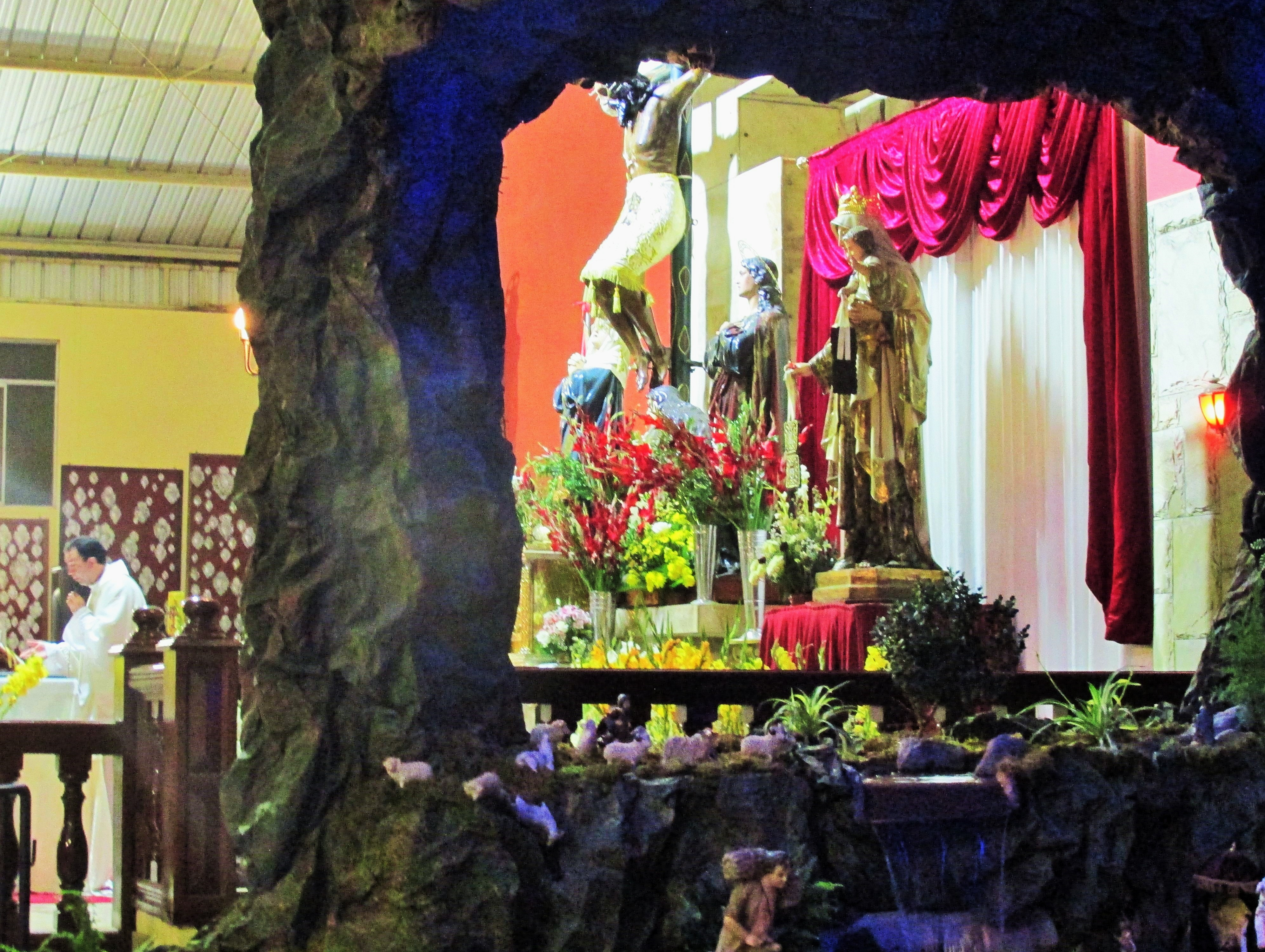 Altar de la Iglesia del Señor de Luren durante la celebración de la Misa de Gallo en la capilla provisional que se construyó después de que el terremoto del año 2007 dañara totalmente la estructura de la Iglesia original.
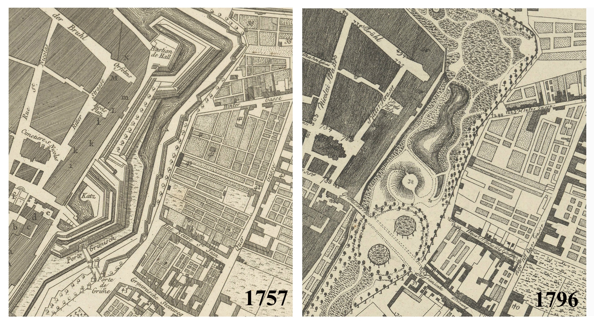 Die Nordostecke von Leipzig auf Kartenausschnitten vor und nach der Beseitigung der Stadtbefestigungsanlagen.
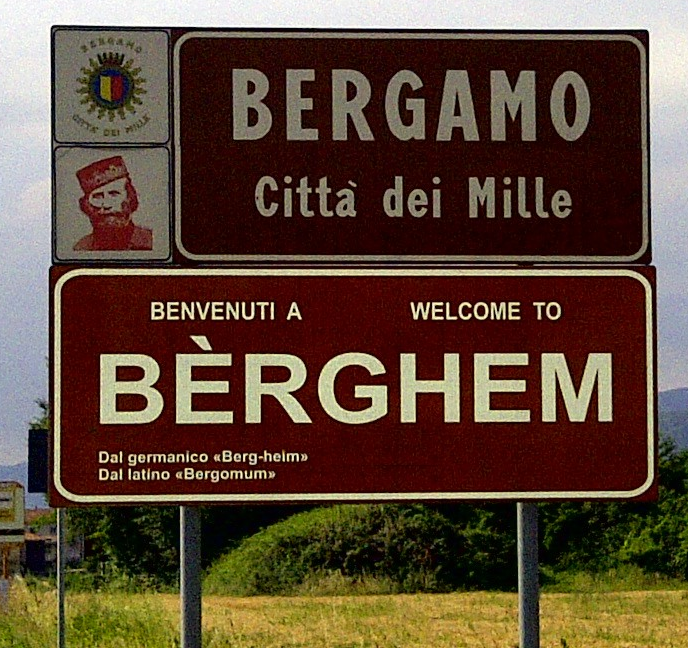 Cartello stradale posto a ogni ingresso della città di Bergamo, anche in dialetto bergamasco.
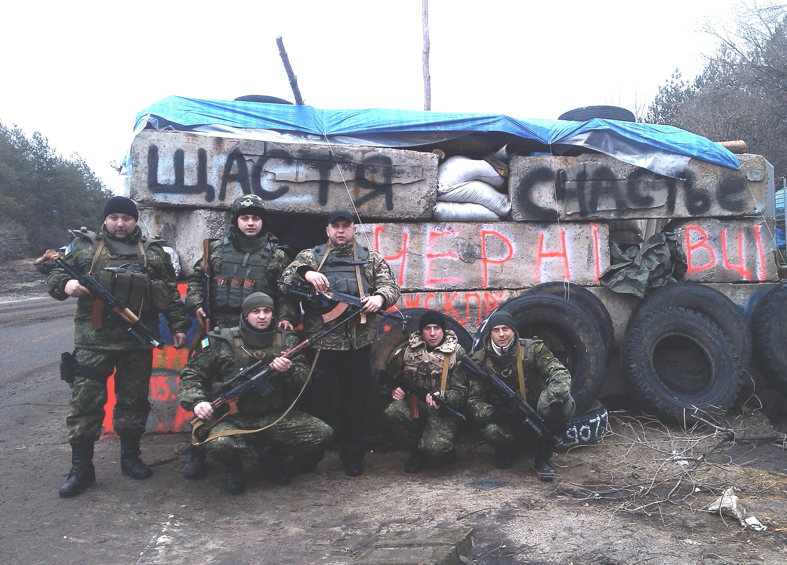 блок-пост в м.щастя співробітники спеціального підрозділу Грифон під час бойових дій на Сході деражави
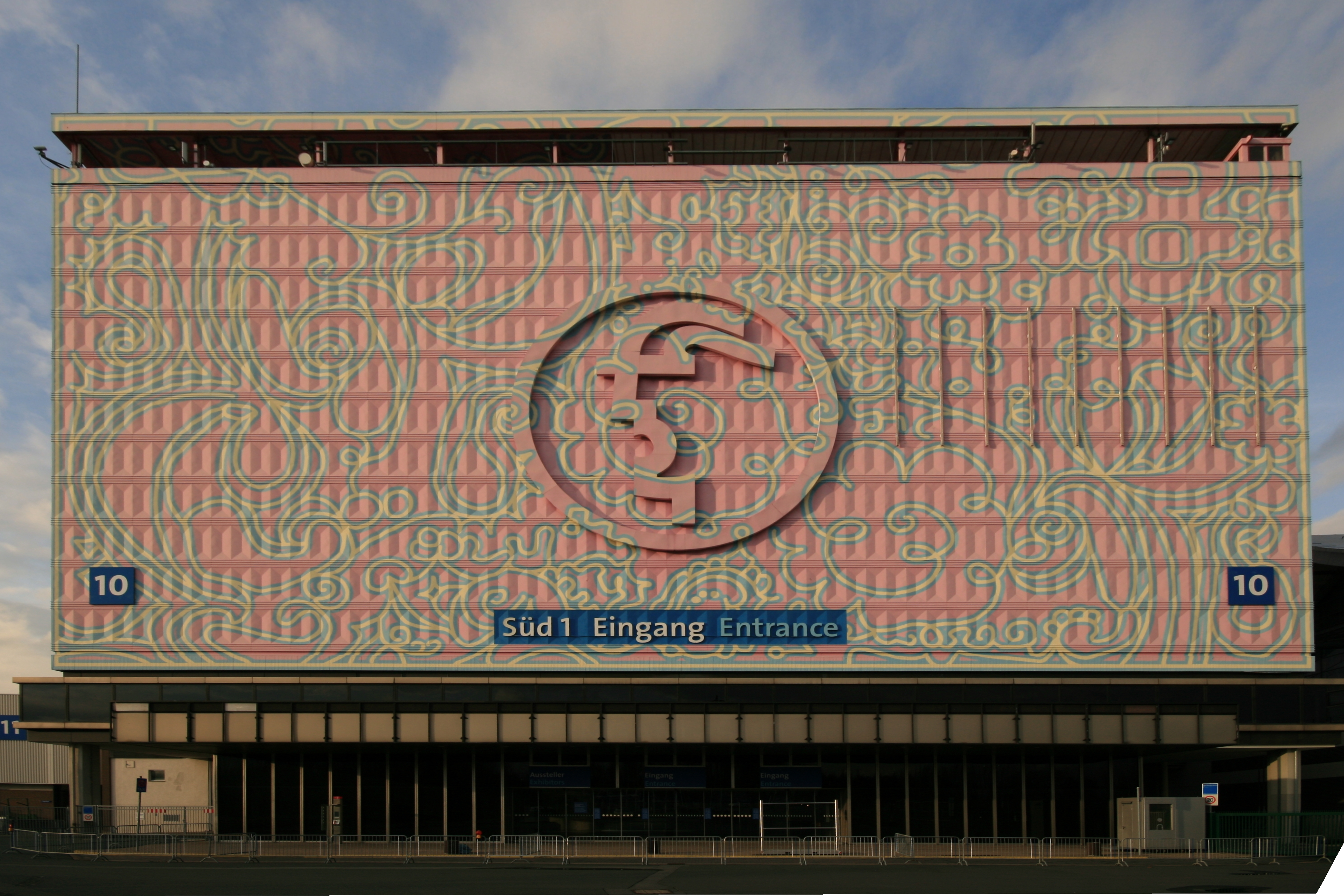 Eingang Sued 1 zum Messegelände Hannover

|---|

All the records above need to be given again word for word. Skip the pictures.

• [Answer space]:
 Altar de la Iglesia del Señor de Luren durante la celebración de la Misa de Gallo en la capilla provisional que se construyó después de que el terremoto del año 2007 dañara totalmente la estructura de la Iglesia original.
 Die Nordostecke von Leipzig auf Kartenausschnitten vor und nach der Beseitigung der Stadtbefestigungsanlagen.
 Cartello stradale posto a ogni ingresso della città di Bergamo, anche in dialetto bergamasco.
 блок-пост в м.щастя співробітники спеціального підрозділу Грифон під час бойових дій на Сході деражави
 Eingang Sued 1 zum Messegelände Hannover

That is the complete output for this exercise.